Task to carry out:
Copy the data that appears below exactly. Drop the pictures.

═══ Material provided ═══

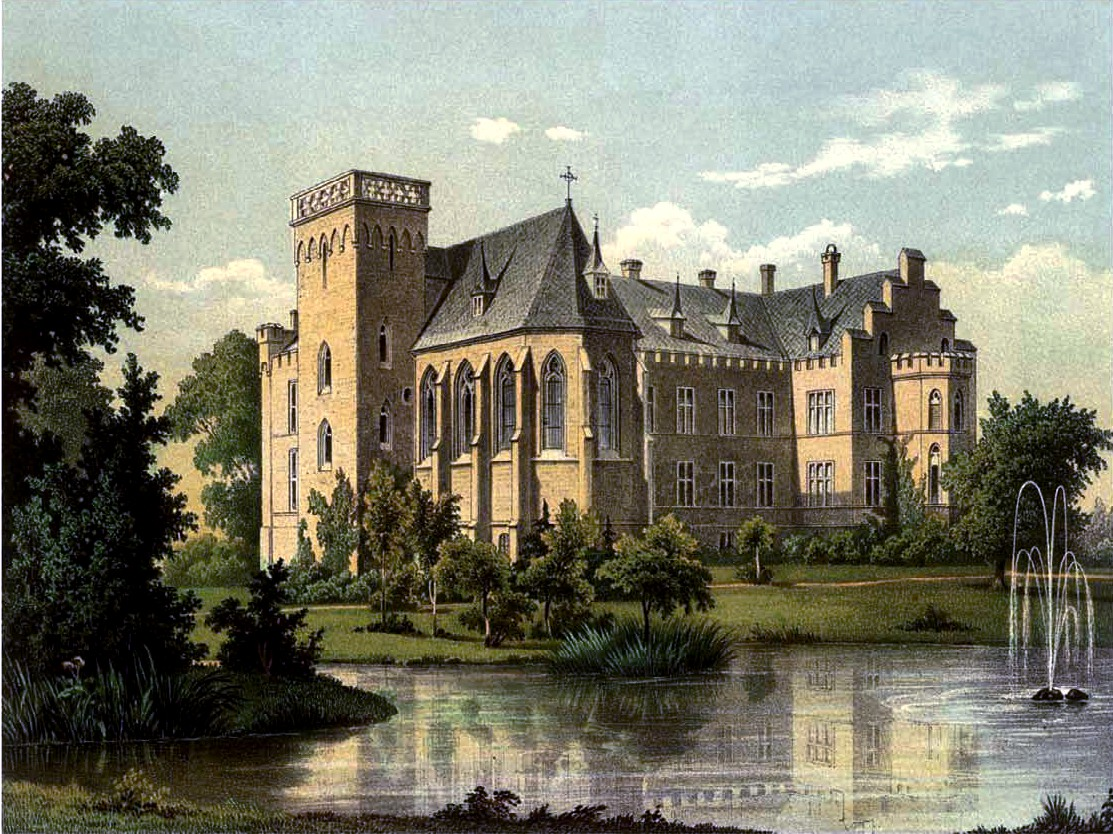 Haus Lohe, denkmalgeschütztes Gebäude in Werl-Westönnen, Kreis Soest
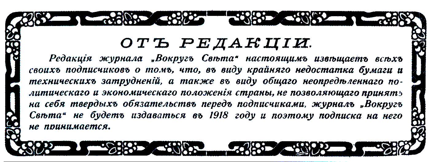 Объявление в журнале "Вокруг света" №49-50 24 декабря 1917 года о прекращении выпуска журнала.
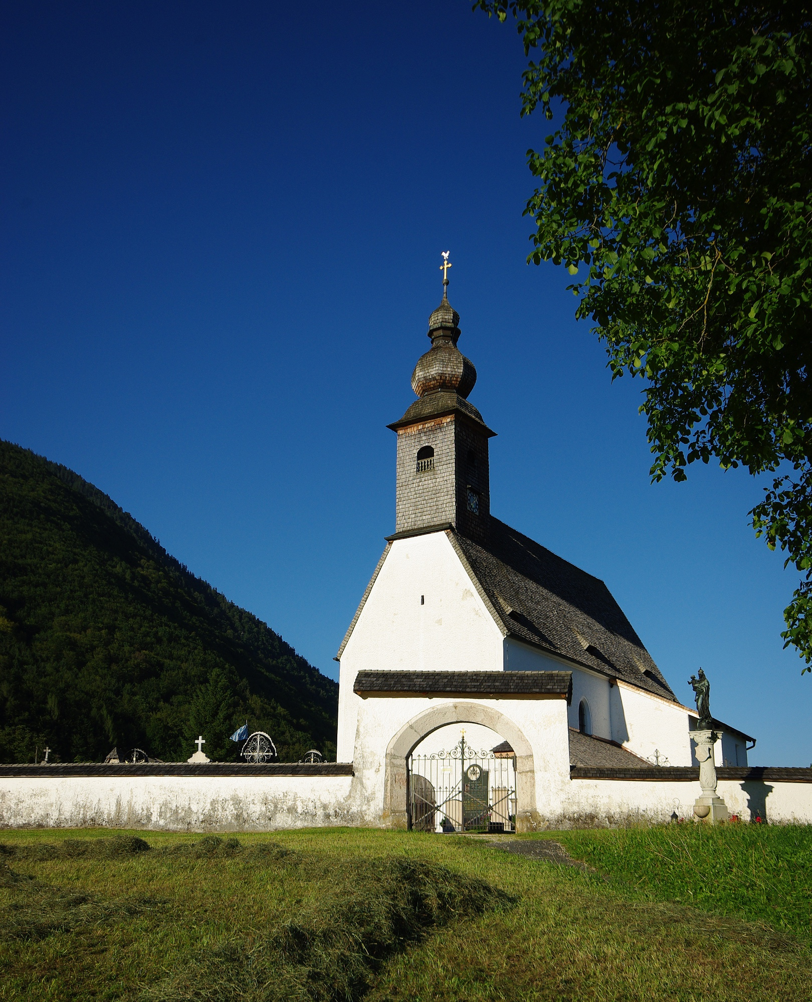 Nonn 44, 83435 Bad Reichenhall Kath. Pfarrkirche St. Georg (Nonn) Ansicht von Westen mit FriedhofseingangThis is a photograph of an architectural monument.
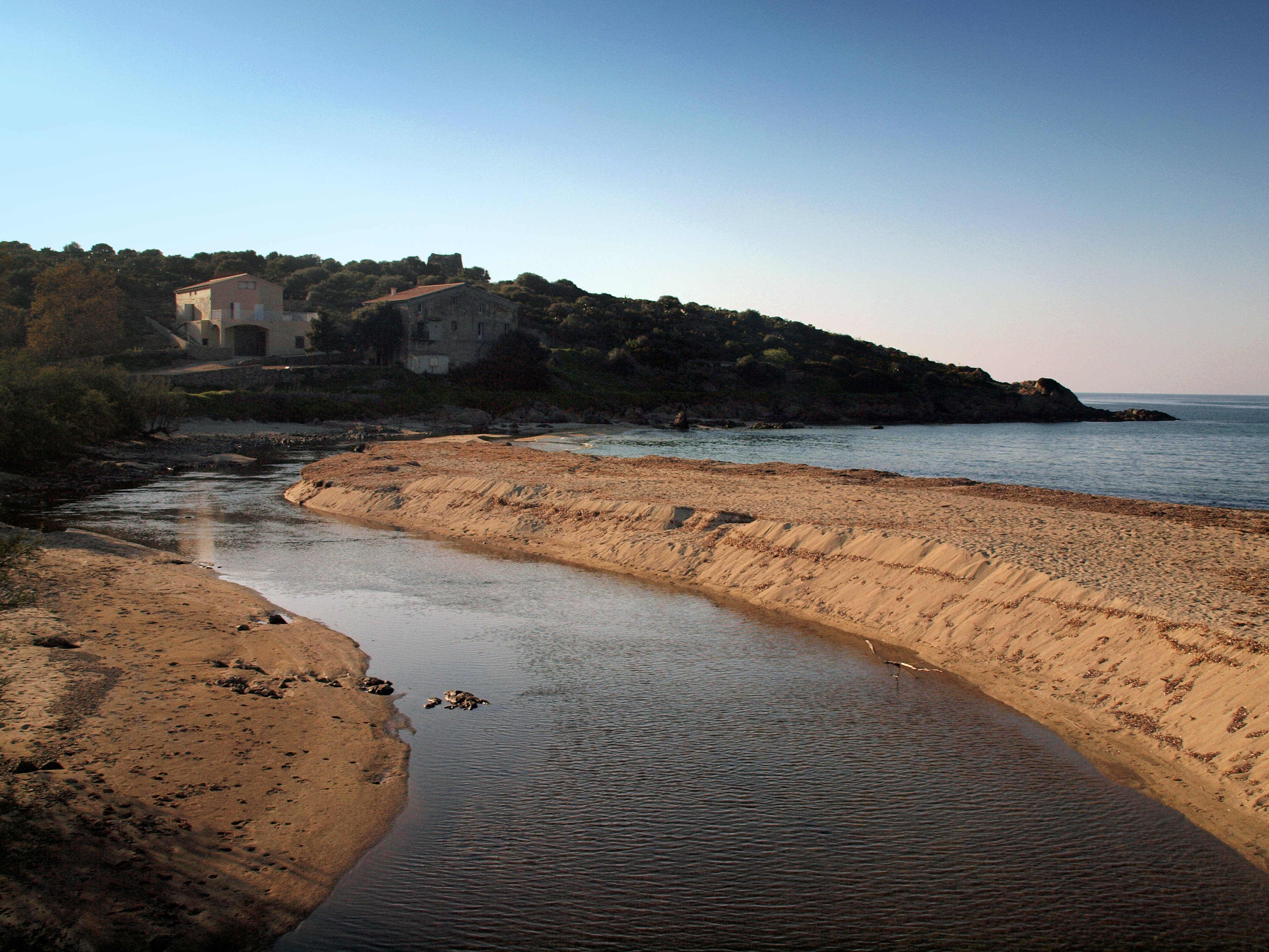 Belgodère (Corse) - Embouchure du Regino à Lozari

═══

Response to this task:
 Haus Lohe, denkmalgeschütztes Gebäude in Werl-Westönnen, Kreis Soest
 Объявление в журнале "Вокруг света" №49-50 24 декабря 1917 года о прекращении выпуска журнала.
 Nonn 44, 83435 Bad Reichenhall Kath. Pfarrkirche St. Georg (Nonn) Ansicht von Westen mit FriedhofseingangThis is a photograph of an architectural monument.
 Belgodère (Corse) - Embouchure du Regino à Lozari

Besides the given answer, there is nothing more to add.